Mice. The Prx1-Cre (23), CMV-Cre (24), Zp3-Cre (25), and p53^lox (26) mice have been previously described. All mice were maintained in a C57Bl/6 background.

Generation of EWS-FLI1 transgenic mouse. To establish the EWS-FLI-1 mouse model, type I EWS-FLI1 (7–6) fusion gene was inserted into the Not1 and EcoRI sites of construct pCLE2, a modified form of pCX-GFP (27) that included the chick β actin promoter and cytomegalovirus enhancer (Fig. 1A ). The EWS-FLI1 gene was placed downstream of the enhanced green fluorescent protein (EGFP) gene, which was flanked by loxP sites. The construct was designed to enable screening of transgenic pups by EGFP. In the absence of Cre recombinase, EWS-FLI1 should not be expressed. After excising the construct with restriction enzymes Sal I and HindIII, the DNA was purified and then injected into embryos. Viable pups were screened by EGFP fluorescence under UV light and PCR of tail DNA. Three mouse lines were selected (designated EF-a, EF-b, and EF-c). Southern blot analysis was used to verify each line (data not shown). The copy numbers carried by each line was assessed by quantitative PCR (Fig. 1B), using DNA from tail preparations. The primers for EWS-FLI1 spanning the junction site were EWS-FLI1 were Forward 5'AACAGAGCAGCAGCTACGGG and Reverse 5'TGTTATTGCCCCAAGCTCCT. In the absence of Cre recombinase, no abnormal phenotype was observed. All three transgenic lines were viable and reproductively fertile. The mice were maintained in a C57Bl/6 background.

View larger version (26K): [in this window] [in a new window] [Download PPT slide]   Figure 1. Cloning scheme and characterization of the type 1 EWS-FLI1 transgenic construct. A, Cre-lox mediated recombination was the strategy used for creating the conditional allele. The DNA construct for the EWS-FLI1 transgenic mouse is shown. The CLE2 plasmid was generated by inserting loxP sites into the EcoR1 restriction sites of pCX-GFP. The CAG promoter consists of the CMV enhancer and the chick β actin core promoter. The gene for EGFP is flanked by loxP sites. In the presence of Cre recombinase, the EGFP cassette is excised, thereby enabling the EWS-FLI1 gene to be expressed. B, quantitative PCR was performed to analyze mouse tail DNAs for the copy number of EWS-FLI1 of each transgenic line. The copy number was determined by comparison against wild-type genomic DNA that had been added to 1, 5, or 10 copies of the EWS-FLI1 transgene per genome equivalent DNA.

Histology and immunohistochemistry. Tissues were fixed in 10% buffered formalin, embedded in paraffin, and submitted for histology. Sections were cut to 5 to 7 µm thickness and stained. Tumor samples were reviewed by a veterinary pathologist (CVP) to determine the tumor subtype.

The paraffin-embedded sections were stained with either rabbit anti–EWS-FLI1 antibody or rabbit anti-NSE (Santa Cruz Biotechnology).
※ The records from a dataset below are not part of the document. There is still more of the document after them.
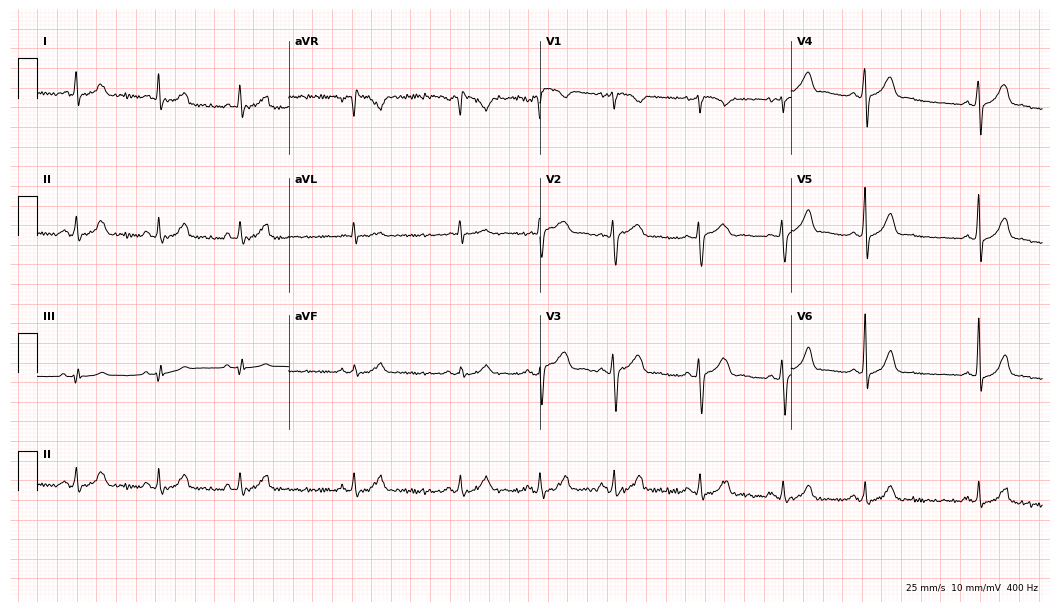
12-lead ECG from a 21-year-old male. No first-degree AV block, right bundle branch block, left bundle branch block, sinus bradycardia, atrial fibrillation or sinus tachycardia recorded for this tracing.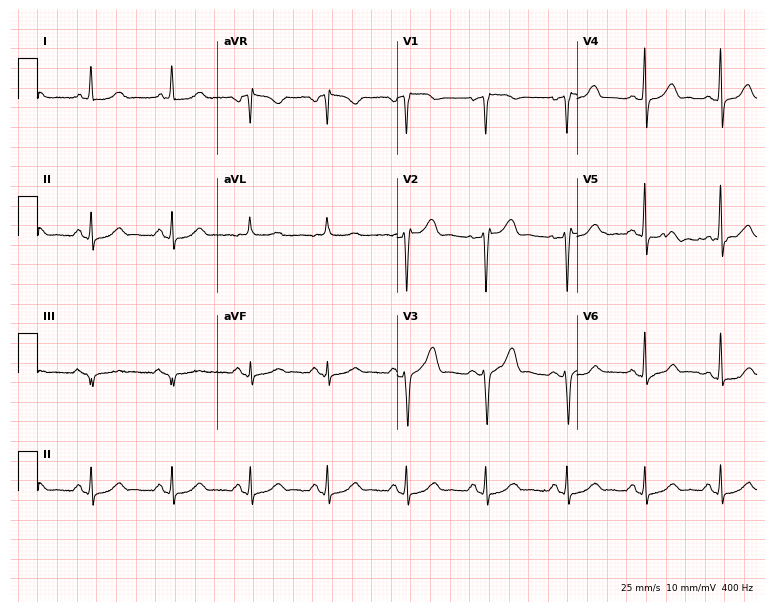
Electrocardiogram (7.3-second recording at 400 Hz), a 53-year-old female patient. Of the six screened findings (first-degree AV block, right bundle branch block (RBBB), left bundle branch block (LBBB), sinus bradycardia, atrial fibrillation (AF), sinus tachycardia), none is recorded. Only these six findings were labelled.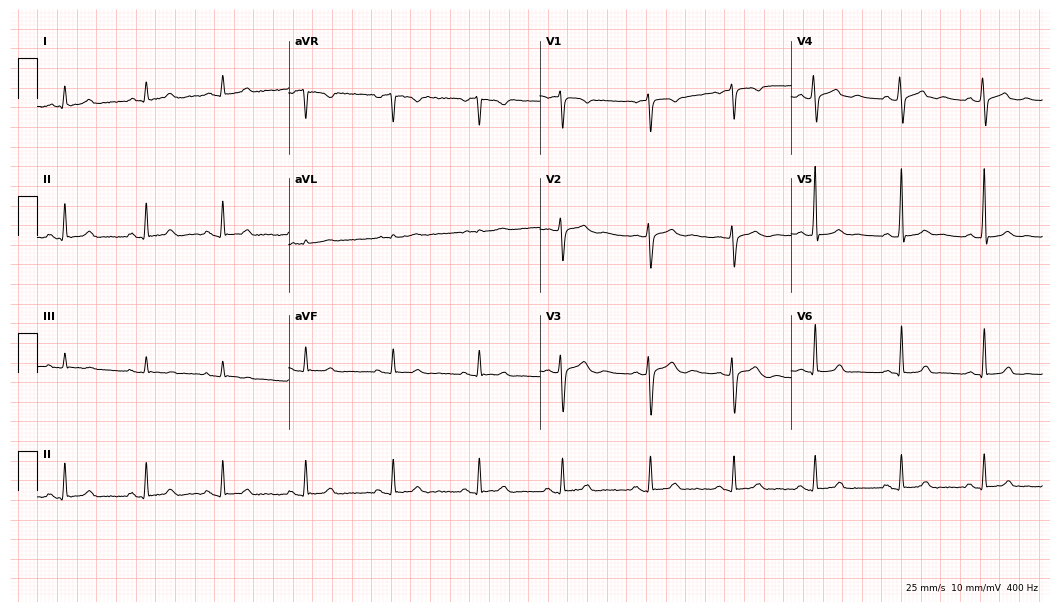
Standard 12-lead ECG recorded from a 32-year-old woman. None of these six findings is recorded: first-degree AV block, right bundle branch block (RBBB), left bundle branch block (LBBB), sinus bradycardia, atrial fibrillation (AF), sinus tachycardia. Findings outside these six are not listed.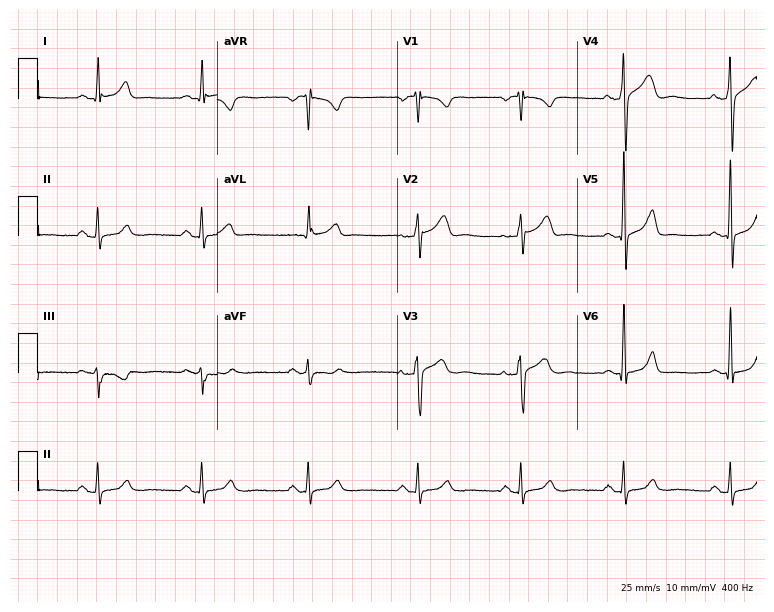
12-lead ECG (7.3-second recording at 400 Hz) from a man, 39 years old. Labelled as a normal ECG.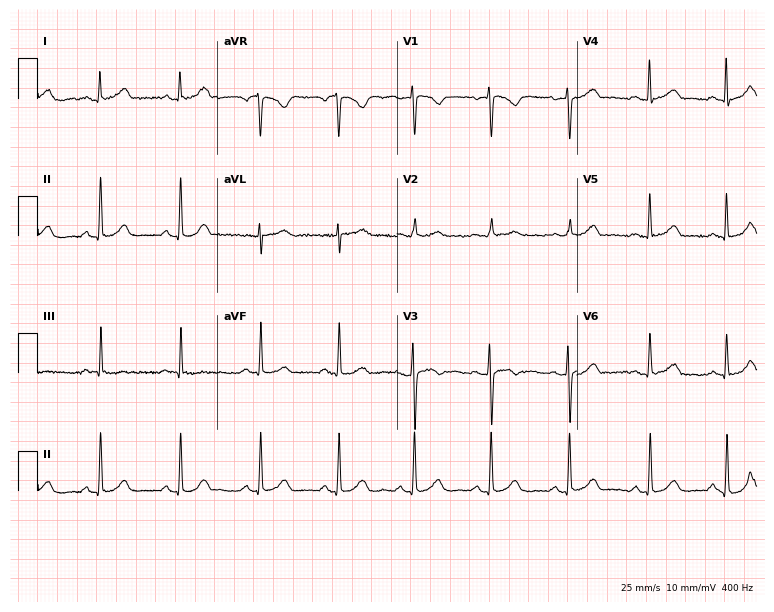
Electrocardiogram (7.3-second recording at 400 Hz), a 27-year-old woman. Overall reading on record: normal ECG.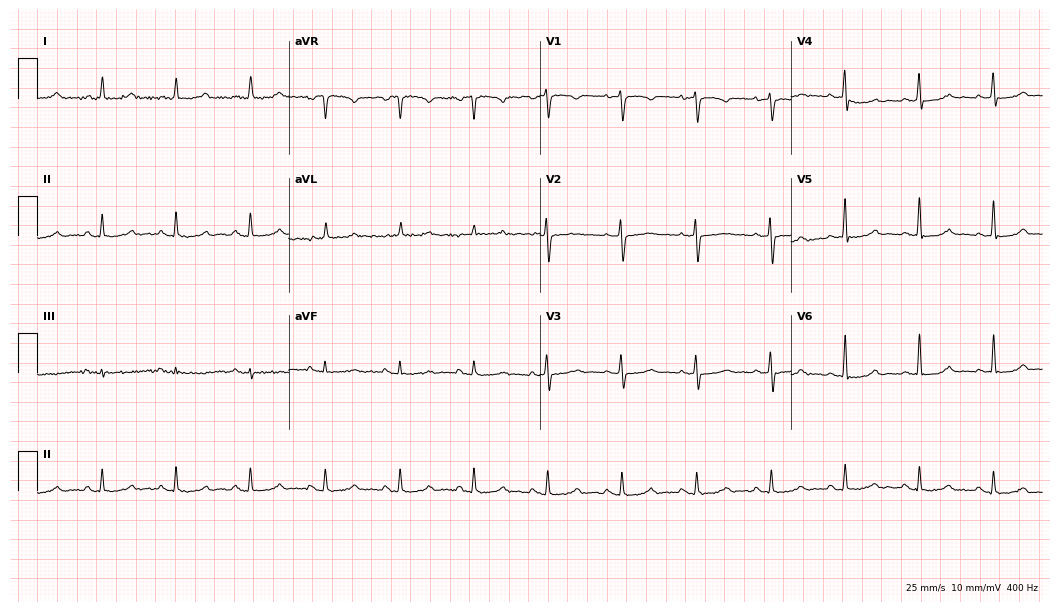
Resting 12-lead electrocardiogram (10.2-second recording at 400 Hz). Patient: a 62-year-old male. Read as a normal ECG.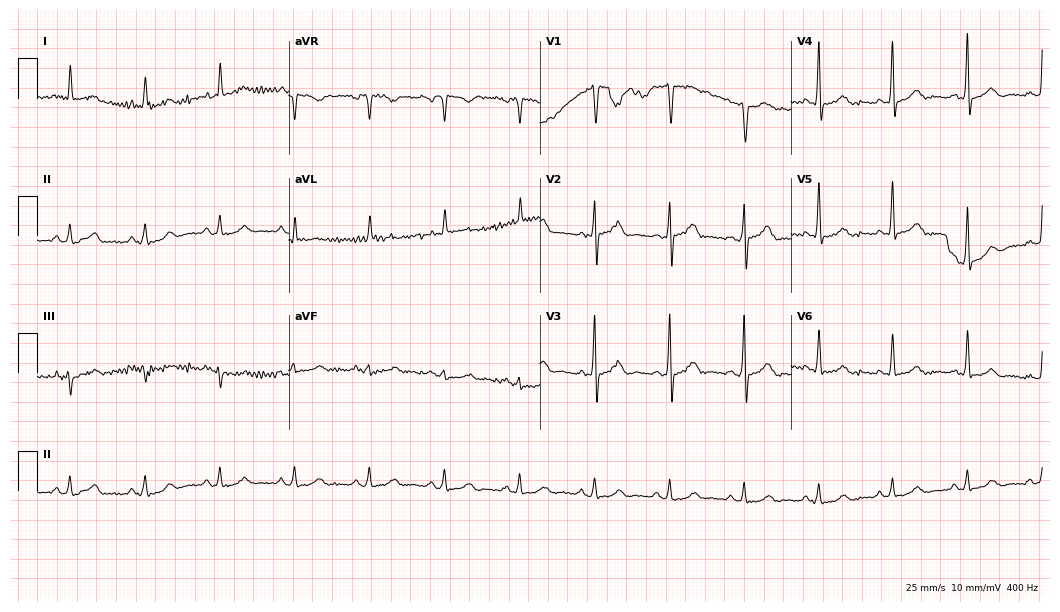
Resting 12-lead electrocardiogram (10.2-second recording at 400 Hz). Patient: a male, 75 years old. Read as a normal ECG.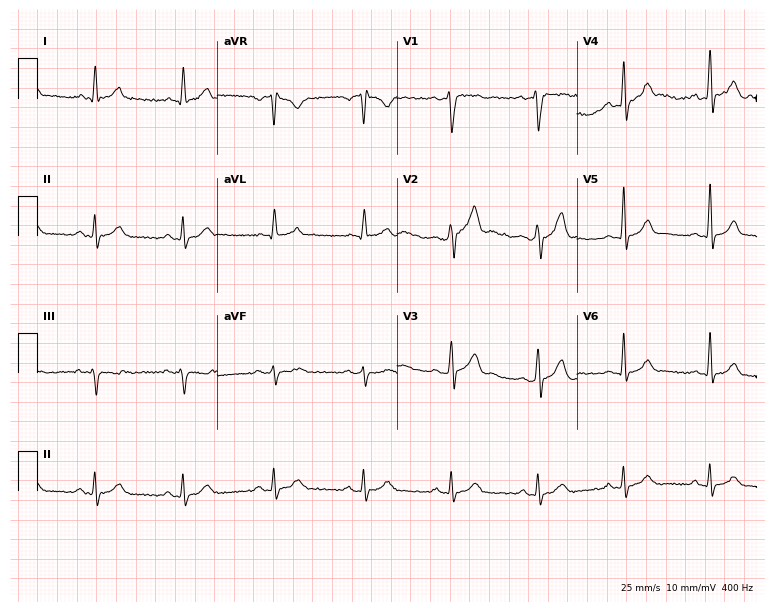
Standard 12-lead ECG recorded from a male patient, 31 years old. None of these six findings is recorded: first-degree AV block, right bundle branch block (RBBB), left bundle branch block (LBBB), sinus bradycardia, atrial fibrillation (AF), sinus tachycardia.

Slides were incubated in primary antibodies (1:200 dilution) overnight in the cold room followed by incubation with respective secondary antibodies for 60 min using the Vectastain ABC kit (Vector Laboratories). Counterstaining was done with nuclear fast red or hematoxylin.

Western blot analysis. To detect various proteins, either tissue or cells were extracted by 0.05 mL lysis buffer containing 20 mmol/L HEPES (pH 7.4), 2 mmol/L EDTA, 250 mmol/L NaCl, 0.1% NP40, 2 µg/mL leupeptin, 2 µg/mL aprotinin, 1 mmol/L phenylmethylsulfonyl fluoride, 0.5 µg/mL benzamidine, 1 mmol/L dthiothreitol, and 1 mmol/L sodium vanadate by incubation for 30 min on ice. The lysate was centrifuged and the supernatant was collected. Whole-cell protein (30 µg) was resolved on 7.5% to 12% SDS-PAGE, transferred onto a nitrocellulose membrane, blotted with antibodies, and then detected by chemiluminescence (Amersham).

Real-time quantitative reverse transcription-PCR. Total RNA was extracted from tissues or cells with Trizol (Invitrogen) and further purified by the RNeasy kit (Qiagen). Reverse transcriptase reactions were performed with the First-Strand cDNA Synthesis kit (Amersham Bioscience). Primers for EWS-FLI1 were Forward 5'AACAGAGCAGCAGCTACGGG and Reverse 5'TGTTATTGCCCCAAGCTCCT. The PCR reactions were performed in 96-well reaction plates using an ABI PRISM 7900 Sequence Detection System (Applied Biosystems). Each sample was measured in duplicate. The relative level of expression was determined by Ct normalized to endogenous control (glyceraldehyde-3-phosphate dehydrogenase; GAPDH).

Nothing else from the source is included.